Stingray Hits is a Canadian French language music television channel owned by Stingray Group. The channel broadcasts music videos from pop, pop-rock, and dance hits primarily from current day's artists, along with past artists. The channel broadcasts in multiple languages depending on the country of operation, currently in French and Dutch.

In September 2025, Stingray Hits began broadcasting in Australia on the Fetch TV platform.

==History==
On February 21, 2018, Proximus announced that it had reached an agreement with Stingray Digital to launch Stingray Hits on Proximus' television service in Belgium with two channels, one in French and one in Dutch. Several months later, the channel launched in Canada in French on the Vidéotron service.
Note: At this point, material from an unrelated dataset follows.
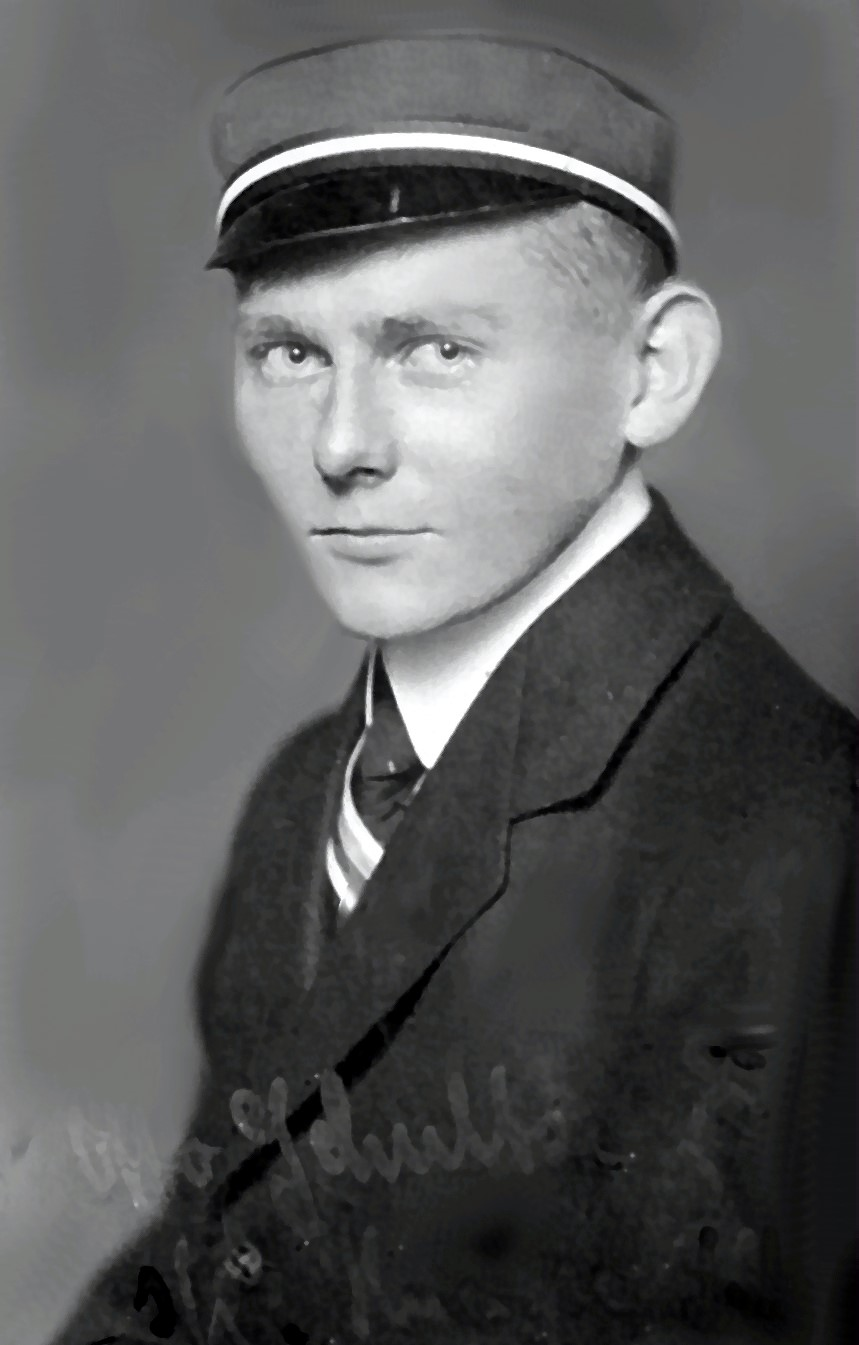 Porträtfotographie von Otto Schultze-Rhonhof

Initially launched in high definition, the channel launched a standard definition feed later when it launched on Bell Fibe TV in August 2018. The launch of Stingray Hits! in Canada comes three years after the closure of bpm:tv, another channel dedicated to dance music, by its former owner Stornoway Communications.

In March 2020, after initially operating as an exempted service in Canada, the CRTC approved a formal discretionary service license for Stingray Hits. Although submitted by Stingray as being a French-language service, the CRTC classified the channel as an English-language service due to a determination that only 40% of the channel's content (including music videos and spoken word content) was actually in French, however, the channel's on-air imaging and programming is still nominally presented in French. On June 2, 2021, the CRTC approved an application classifying the Canadian channel as a French language service, mandating at least 50% of the music videos broadcast on the channel be French.